The starting sam file (unsorted.sam) is:
@SQ SN:chr3 LN:198022430
@SQ SN:chr15 LN:102531392
@SQ SN:chr1 LN:249250621
SOLEXA-1GA-2_2_FC20EMB:5:19:384:574 0 chr1 540627 25 36M * 0 0 AAGGGGCGGCCTGTGGCGTTTTCCTGTAAAGTTGGG hhThhhVa\XOh_JVFDLLQZGCEDFE?B?DGAA>C NM:i:0 X0:i:1 MD:Z:36
SOLEXA-1GA-2_2_FC20EMB:5:3:835:634 0 chr1 159002 25 36M * 0 0 ACACAAACACACAAACACACACACACACAACCCCAA ^ThgYWLRQNNWNHLQGMDIHIFLFKGI?DHAEDA@ NM:i:1 X1:i:1 MD:Z:13A15A6
SOLEXA-1GA-2_2_FC20EMB:5:123:425:446 0 chr15 22809005 25 36M * 0 0 GTGCAGTCCACCAGCAAGGGAGCTGTGACGAGAGTA ]K\HLJGGFLGEIEB?FIBFEIDCC@>EA>@??>=? NM:i:1 X1:i:1 MD:Z:28C3A2A0
SOLEXA-1GA-2_2_FC20EMB:5:241:482:157 0 chr15 22691475 25 36M * 0 0 TCAGTGATAGAGCAAGAAAACAAAATGGGTTTCCTG hhhhhhhhhhbhafWeXW]TOLTHUTVTWHWUK@MC NM:i:0 X0:i:1 MD:Z:36
SOLEXA-1GA-2_2_FC20EMB:5:118:97:121 0 chr3 870368 25 36M * 0 0 TAGCATAGAGTGGTATAACACATTTAAGTATGAAAG hhhhhhhhhhhhhhhhchhhhOhhhYZhcc[TJWCS NM:i:1 X1:i:1 MD:Z:0T35
SOLEXA-1GA-2_2_FC20EMB:5:44:973:514 0 chr3 682558 25 36M * 0 0 CACACACATACACATACATACACACCAACCAACACA hhghhhhhhh]h`ehh\YdXd`haVQKPKJHMEGFF NM:i:1 X1:i:1 MD:Z:20C4C3C6
Note that the header is in the order chr3, chr15, chr1, the reads are in the order chr1, chr15, chr3, and the reads are not positionally sorted.

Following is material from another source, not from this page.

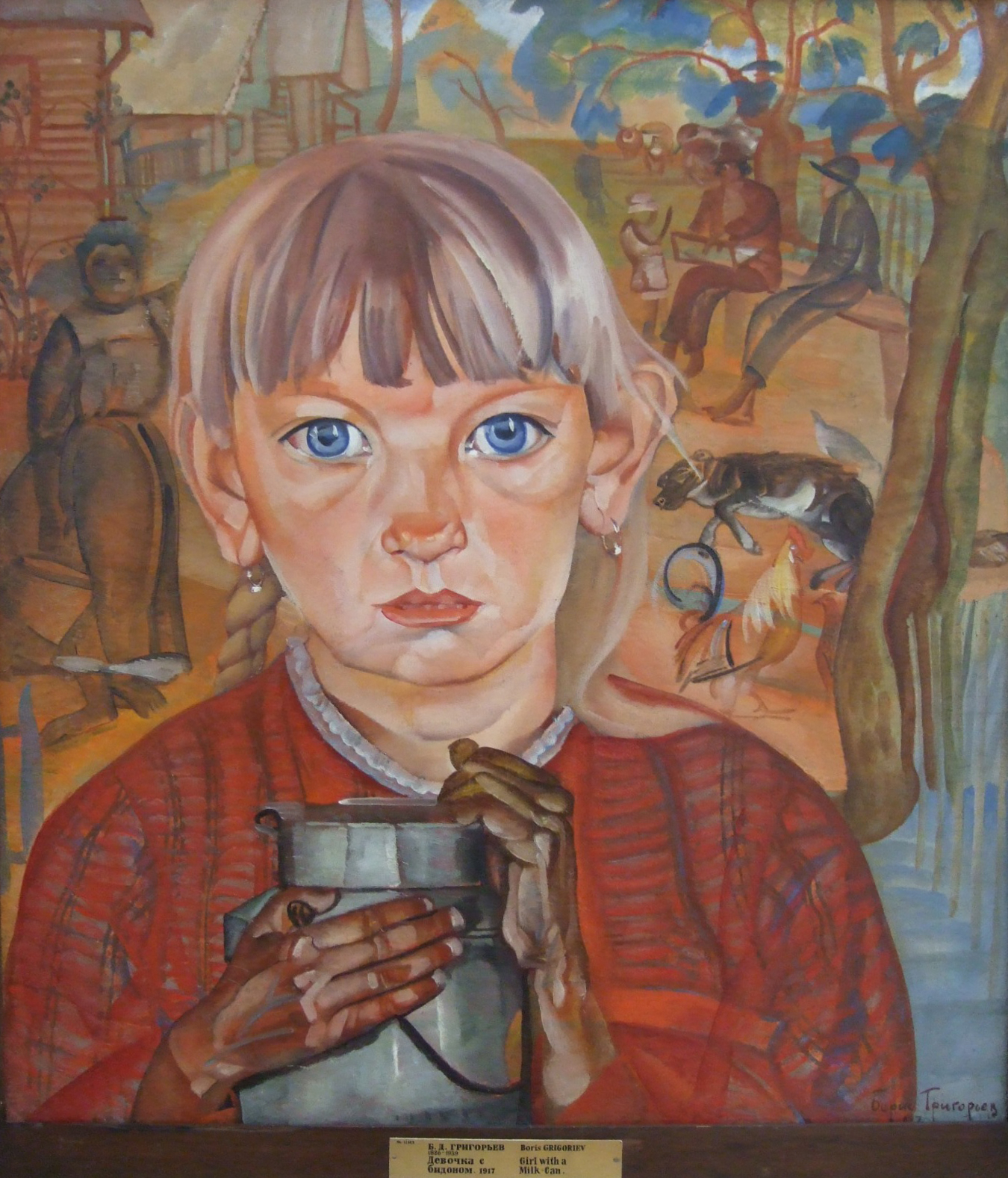 Девочка с бидоном. Из цикла "Расея". 1917. Масло Girl with a milk can, 1917, Oil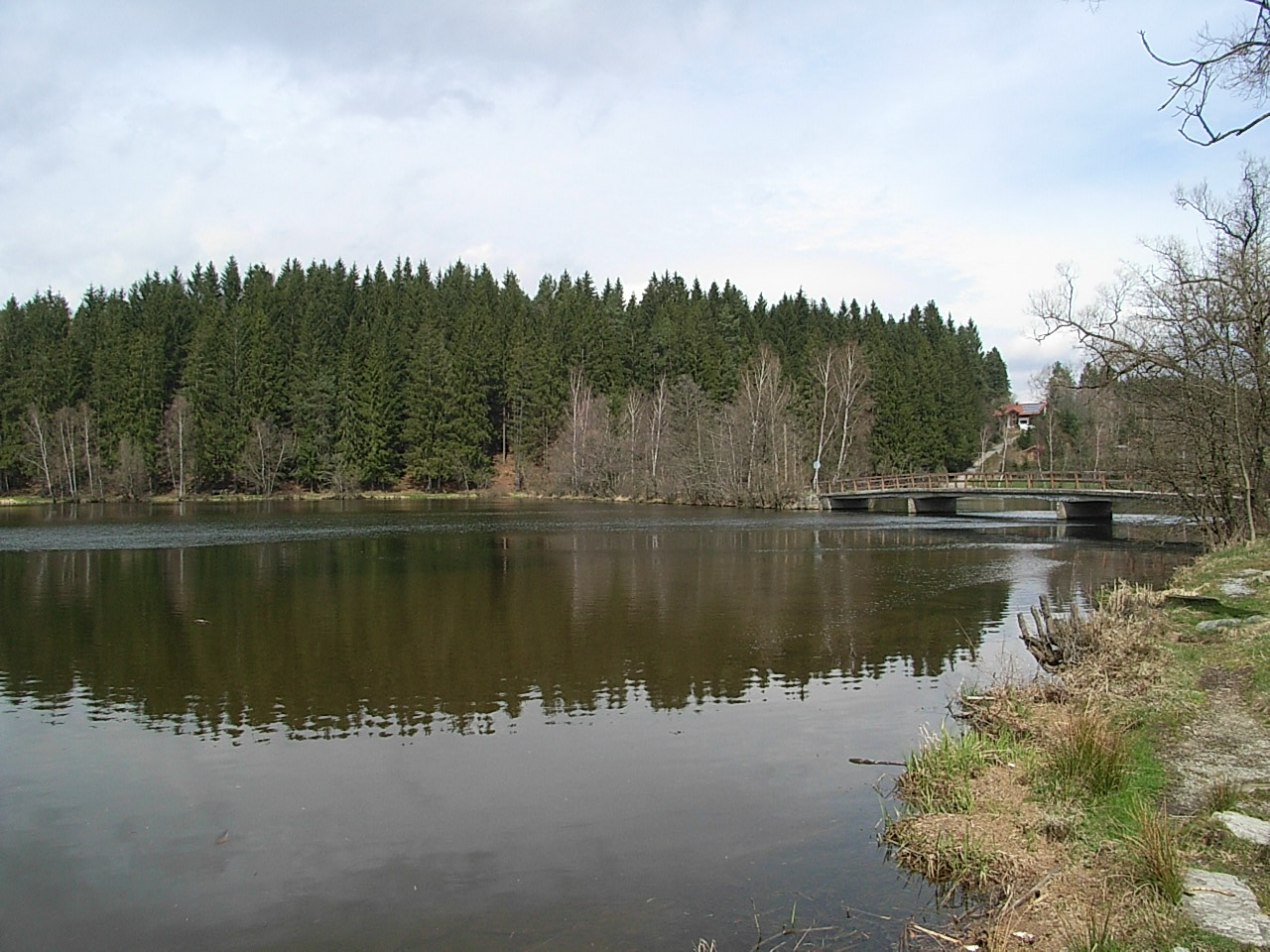 Am Regener See

I ran the following commands (samtools version 1.9):
samtools view -bh unsorted.sam > unsorted.bam
samtools sort
samtools sort -o sorted.bam unsorted.bam
samtools index sorted.bam
samtools view -h sorted.bam > sorted.sam
The output sam file (sorted.sam) is:
@HD VN:1.6 SO:coordinate
@SQ SN:chr3 LN:198022430
@SQ SN:chr15 LN:102531392
@SQ SN:chr1 LN:249250621
SOLEXA-1GA-2_2_FC20EMB:5:44:973:514 0 chr3 682558 25 36M * 0 0 CACACACATACACATACATACACACCAACCAACACA hhghhhhhhh]h`ehh\YdXd`haVQKPKJHMEGFF NM:i:1 X1:i:1 MD:Z:20C4C3C6
SOLEXA-1GA-2_2_FC20EMB:5:118:97:121 0 chr3 870368 25 36M * 0 0 TAGCATAGAGTGGTATAACACATTTAAGTATGAAAG hhhhhhhhhhhhhhhhchhhhOhhhYZhcc[TJWCS NM:i:1 X1:i:1 MD:Z:0T35
SOLEXA-1GA-2_2_FC20EMB:5:241:482:157 0 chr15 22691475 25 36M * 0 0 TCAGTGATAGAGCAAGAAAACAAAATGGGTTTCCTG hhhhhhhhhhbhafWeXW]TOLTHUTVTWHWUK@MC NM:i:0 X0:i:1 MD:Z:36
SOLEXA-1GA-2_2_FC20EMB:5:123:425:446 0 chr15 22809005 25 36M * 0 0 GTGCAGTCCACCAGCAAGGGAGCTGTGACGAGAGTA ]K\HLJGGFLGEIEB?FIBFEIDCC@>EA>@??>=? NM:i:1 X1:i:1 MD:Z:28C3A2A0
SOLEXA-1GA-2_2_FC20EMB:5:3:835:634 0 chr1 159002 25 36M * 0 0 ACACAAACACACAAACACACACACACACAACCCCAA ^ThgYWLRQNNWNHLQGMDIHIFLFKGI?DHAEDA@ NM:i:1 X1:i:1 MD:Z:13A15A6
SOLEXA-1GA-2_2_FC20EMB:5:19:384:574 0 chr1 540627 25 36M * 0 0 AAGGGGCGGCCTGTGGCGTTTTCCTGTAAAGTTGGG hhThhhVa\XOh_JVFDLLQZGCEDFE?B?DGAA>C NM:i:0 X0:i:1 MD:Z:36
Note that the header remains in the order chr3, chr15, chr1, after sorting the reads appear in the order chr3, chr15, chr1 and are positionally sorted.
This provides further evidence that there is no default sort order for the chromosomes when using samtools. The header determines the chromosome order.